Enhancing Nuclei Segmentation in Histology Images by Effectively Merging Task-Specific and Foundation Models
Published in Journal of Multimedia Information System, 2024
DOI: https://doi.org/10.33851/JMIS.2024.11.4.219
Nuclei segmentation in histology images is a critical task for various diagnostic applications in digital pathology. Traditional task-specific models, such as U-Net based architectures, are adept at capturing fine-grained and local information but often struggle with integrating global contextual features. On the other hand, foundation models effectively capture coarse-level global context but lack the precision required for detailed segmentation tasks. In this work, we propose a novel approach to bridge this gap by merging the strengths of task-specific and foundation models. We introduce a Gated Fusion Block that leverages the task-specific capabilities of U-Net-like architectures and merges with generalizable knowledge from foundation models. It combines local and global representations through gated squeeze-and-excitation layer followed by adaptive feature selection and cross-attention. We demonstrate the effectiveness of this approach through extensive experimentation on multiple histology datasets.

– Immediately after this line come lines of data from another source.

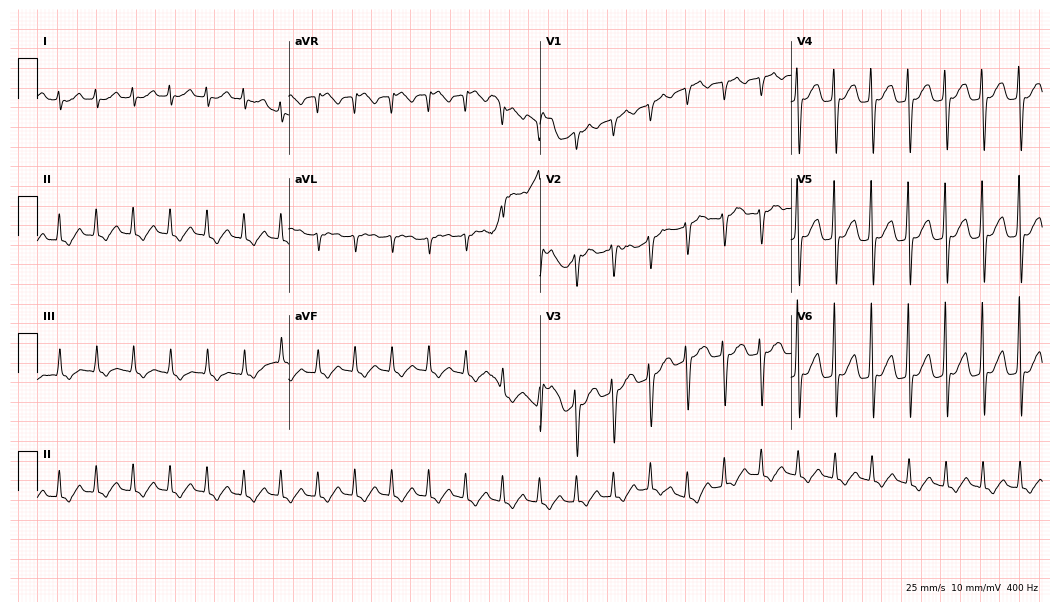
12-lead ECG from a female, 50 years old. Findings include sinus tachycardia (a sinus rate of 100 beats per minute or more).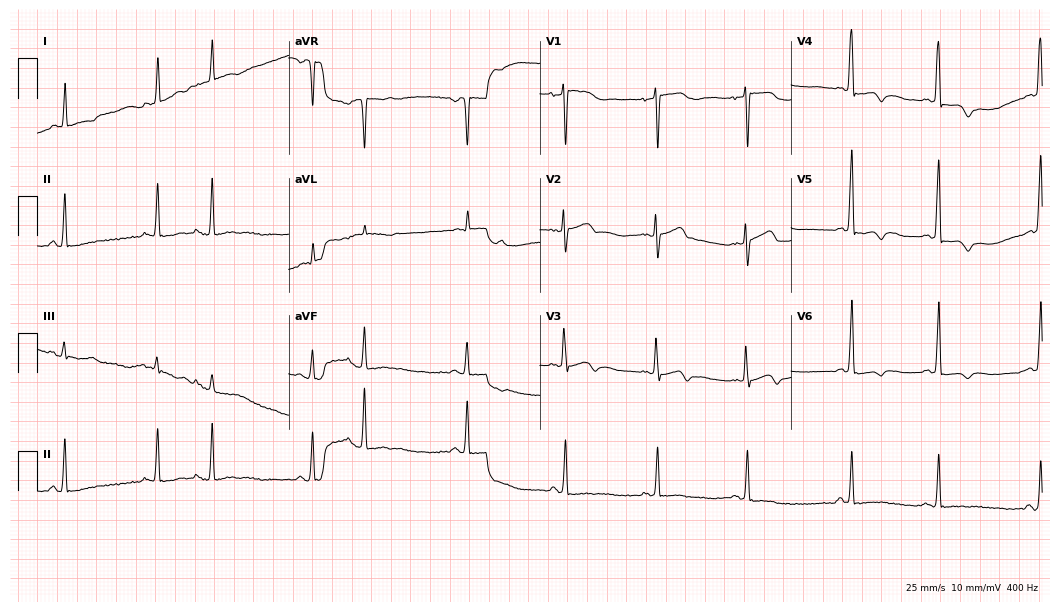
Standard 12-lead ECG recorded from a 77-year-old woman (10.2-second recording at 400 Hz). None of these six findings is recorded: first-degree AV block, right bundle branch block, left bundle branch block, sinus bradycardia, atrial fibrillation, sinus tachycardia.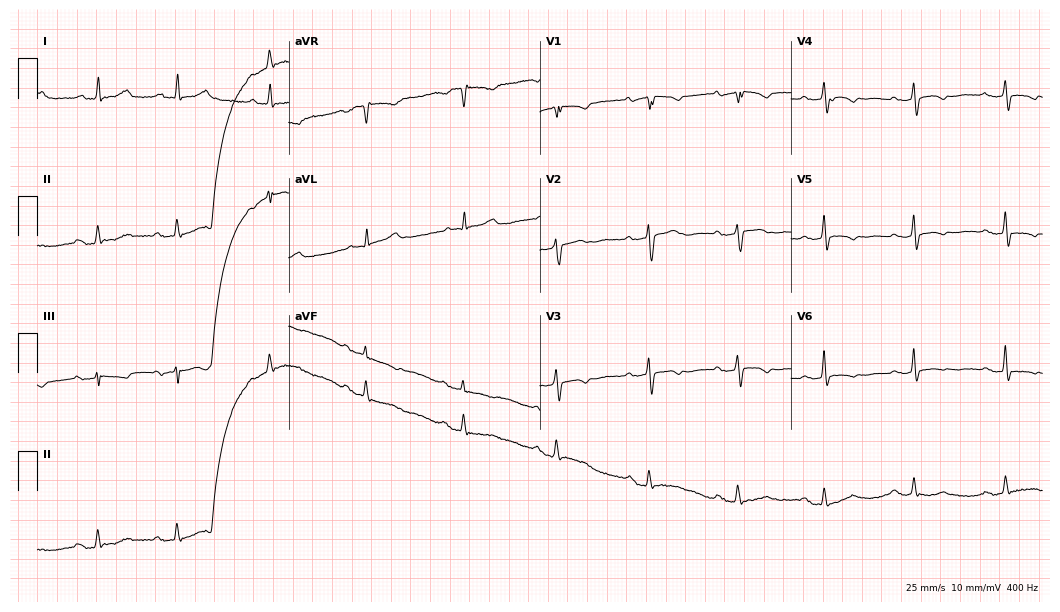
Electrocardiogram, a 63-year-old woman. Of the six screened findings (first-degree AV block, right bundle branch block (RBBB), left bundle branch block (LBBB), sinus bradycardia, atrial fibrillation (AF), sinus tachycardia), none is recorded.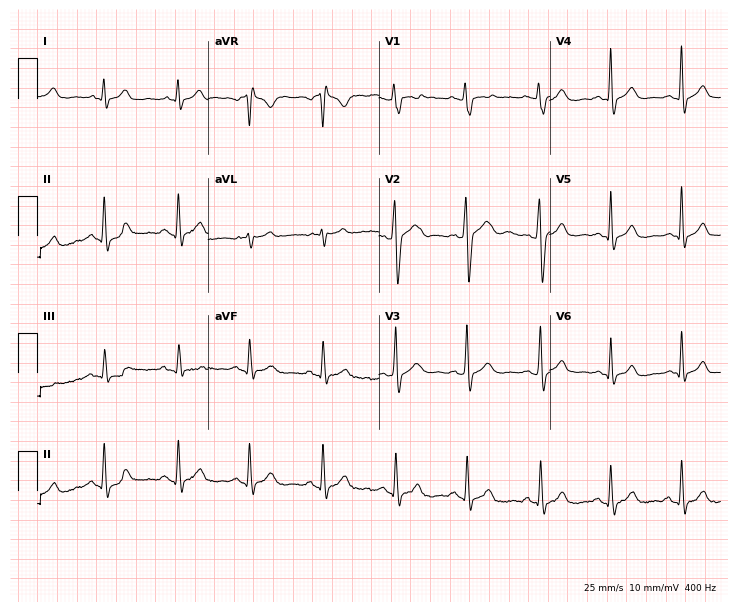
Electrocardiogram (7-second recording at 400 Hz), an 18-year-old male patient. Of the six screened findings (first-degree AV block, right bundle branch block, left bundle branch block, sinus bradycardia, atrial fibrillation, sinus tachycardia), none is recorded. Findings outside these six are not listed.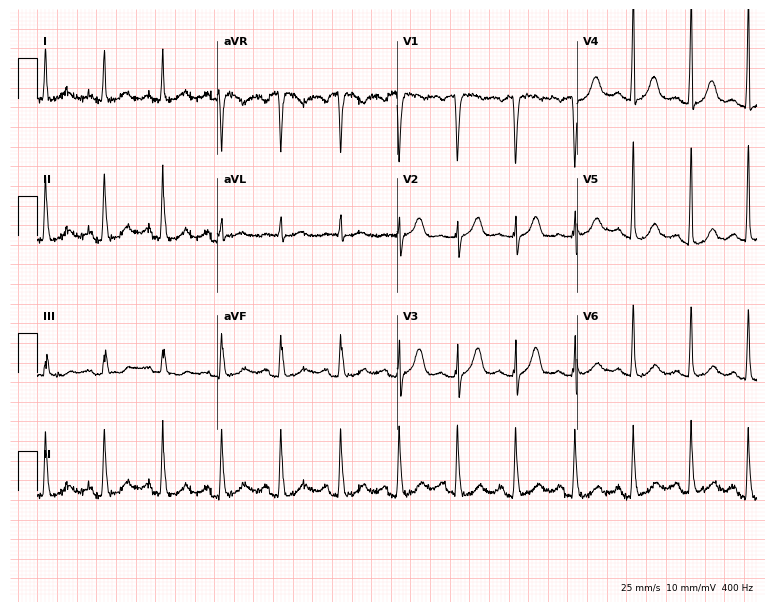
Electrocardiogram (7.3-second recording at 400 Hz), a male, 80 years old. Of the six screened findings (first-degree AV block, right bundle branch block (RBBB), left bundle branch block (LBBB), sinus bradycardia, atrial fibrillation (AF), sinus tachycardia), none is recorded. Only these six findings were labelled.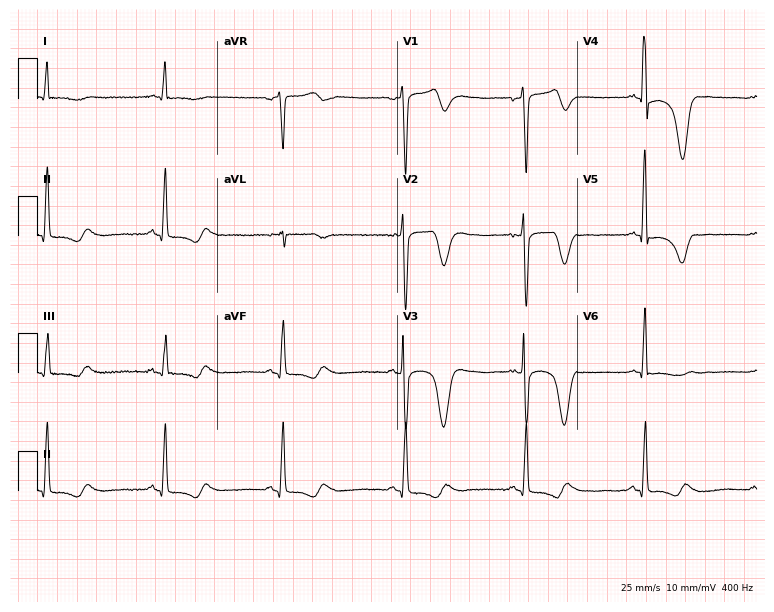
Resting 12-lead electrocardiogram (7.3-second recording at 400 Hz). Patient: a man, 70 years old. None of these six findings is recorded: first-degree AV block, right bundle branch block, left bundle branch block, sinus bradycardia, atrial fibrillation, sinus tachycardia. Only these six findings were labelled.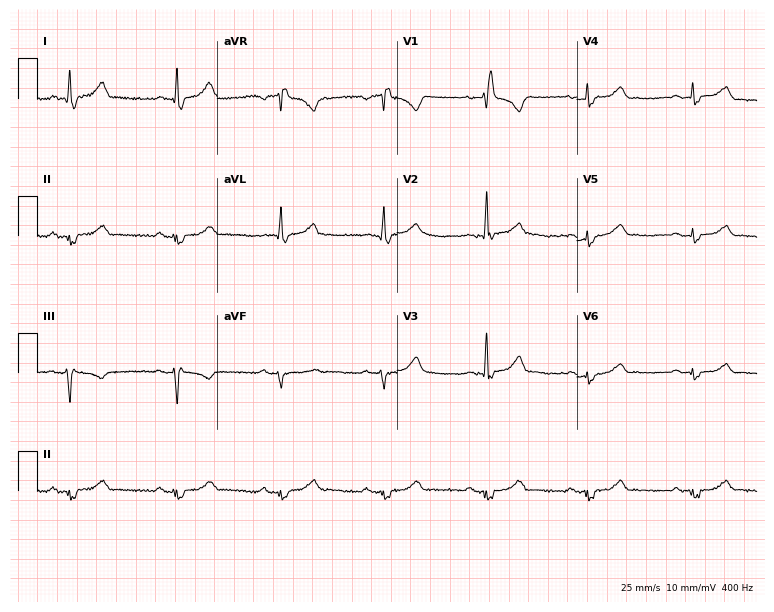
ECG — a 56-year-old female patient. Findings include right bundle branch block.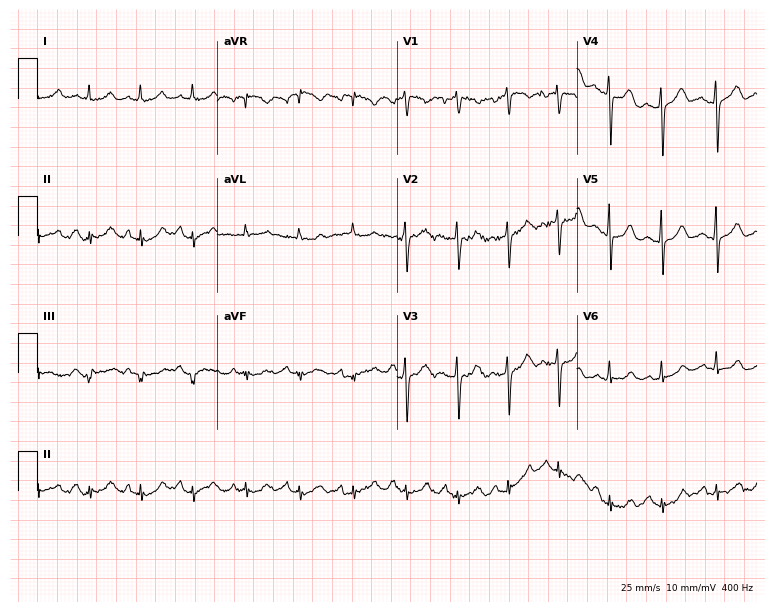
Standard 12-lead ECG recorded from a 43-year-old woman. The tracing shows sinus tachycardia (a sinus rate of 100 beats per minute or more).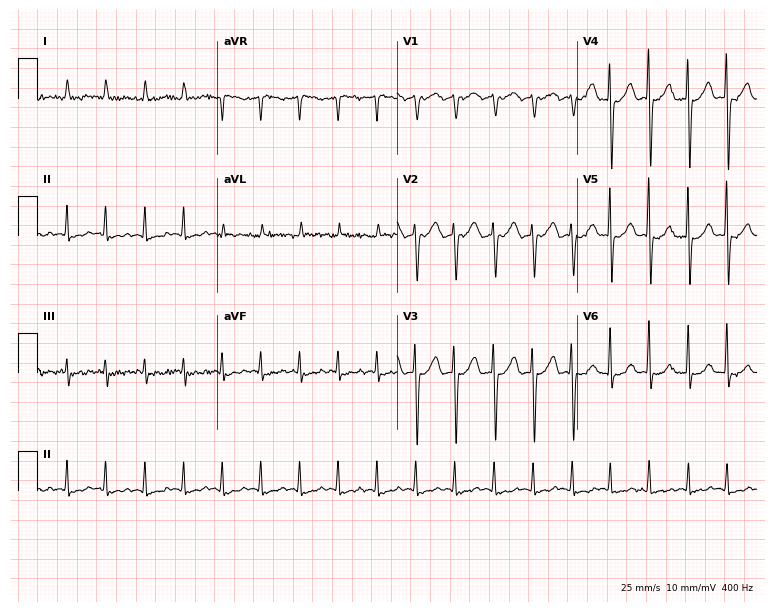
Standard 12-lead ECG recorded from a female patient, 70 years old. None of these six findings is recorded: first-degree AV block, right bundle branch block, left bundle branch block, sinus bradycardia, atrial fibrillation, sinus tachycardia. Findings outside these six are not listed.

The results show significant improvements in segmentation performance, with a 12% and 17.22% increase in Dice score and mIoU, respectively, on the CryoNuSeg dataset, a 15.55% and 16.77% improvement on the NuInsSeg dataset, and a 9% improvement in both metrics for the CoNIC dataset. Our findings highlight the potential of integrating task-specific and foundation models to achieve state-of-the-art results in nuclei segmentation.